However, CNN operates like a black box. If we can’t understand the reasoning process of prediction, we are likely to encounter problems in use. Similarly, after the model is deployed, the data used for reasoning may follow a completely different data distribution than the data specially used for model training. This phenomenon is often referred to as data drift(Data drift), it may lead to model prediction errors. In this case, understanding and explaining the causes of model prediction errors has become the only hope to get out of the fog.

Technical methods such as class activation maps and salience maps can help us intuitively see how CNN model makes decisions. These diagrams are in the form of heat maps, which can prompt the key parts of the image material that determine the prediction results. The following example is from the German traffic sign data set: the left image is used as the input material of the optimized RESNET model, and the model prediction result is that the image belongs to category 25 (road construction). The right figure shows the input image covered with heat map, in which red represents the pixel with the highest correlation with the prediction conclusion of category 25, and the more blue represents the lower correlation.
Sagemaker model monitor and debugger are divine assistants to understand the

If the model makes wrong predictions and cannot give a clear reason, we need to visualize CNN decisions.
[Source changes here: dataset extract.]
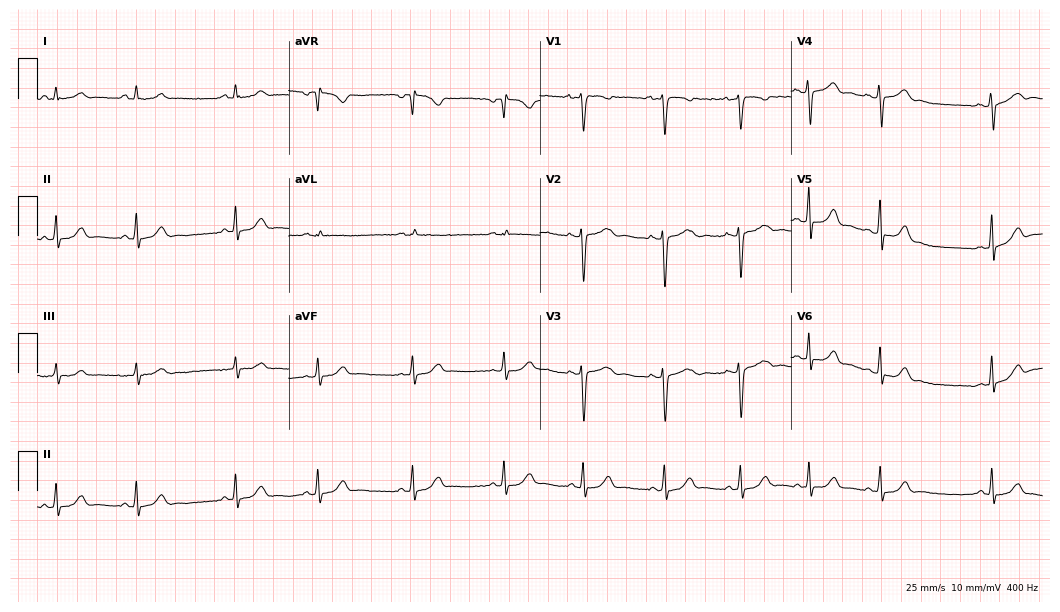
Standard 12-lead ECG recorded from a 17-year-old female. Read as a normal ECG.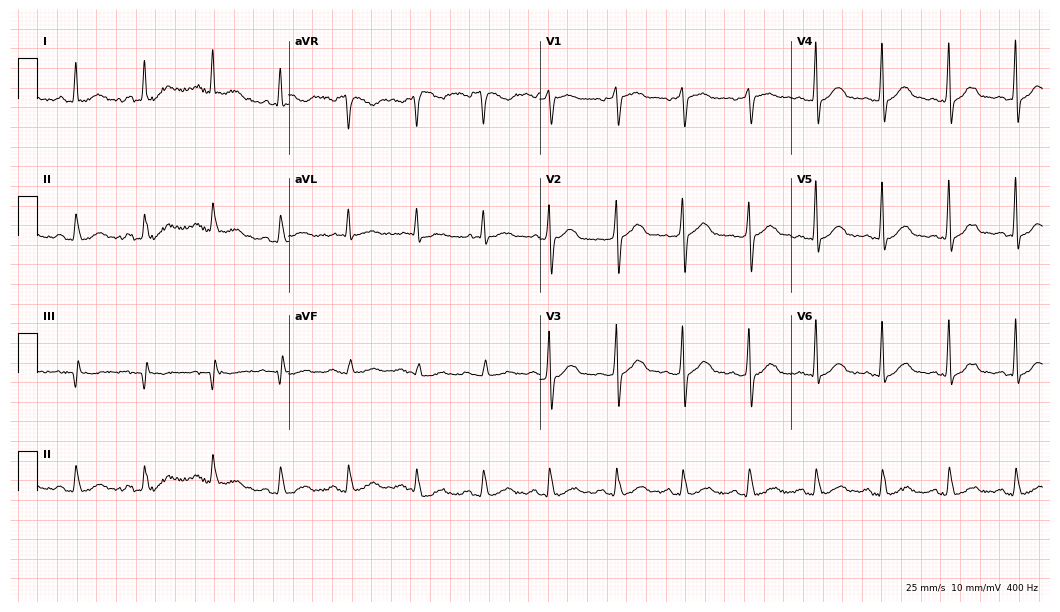
ECG (10.2-second recording at 400 Hz) — a 57-year-old male patient. Labelled as a normal ECG.

This method can also help you determine whether you need to add more representative samples to the training data set, or judge whether there are deviations in the data set. For example, if a set of object detection model is responsible for finding obstacles in road traffic, but the training data set used only covers the collected samples in the summer cycle, the model may not bring good reasoning results in the winter scene because it has never seen objects covered with ice and snow.

In this paper, we will deploy a set of models for traffic sign classification and set upAmazon SageMaker Model MonitorTo automatically detect model behaviors that do not match expectations, such as always low prediction scores or over prediction of certain image categories. When the model monitor finds a problem, we will useAmazon SageMaker DebuggerGet a visual description of the deployed model. You can update the reasoning endpoint, send tensors during reasoning, and use these tensors to calculate the significance mapping. To reproduce the various steps and results covered in this article, setamazon-sagemaker-analyze-model-predictionsClone repo into our own Amazon sagemaker notebook instance or Amazon sagemaker studio, and then run the notebook.

Define a sagemaker model

This article will use trainedResNet18Model, which uses the German traffic sign data set [2] to distinguish 43 traffic signs. When an input image is given, the model will output the corresponding probabilities of different image categories. Each category corresponds to a different type of traffic sign. We have tuned the model and uploaded its weights toGitHub repo

Before deploying the model to Amazon sagemaker, you need to first archive the model weights and upload them to Amazon sagemakerAmazon Simple Storage Service(Amazon S3)。 Enter the following code in the Jupiter notebook unit:

sagemaker_session.upload_data(path=’model.tar.gz’, key_prefix=’model’)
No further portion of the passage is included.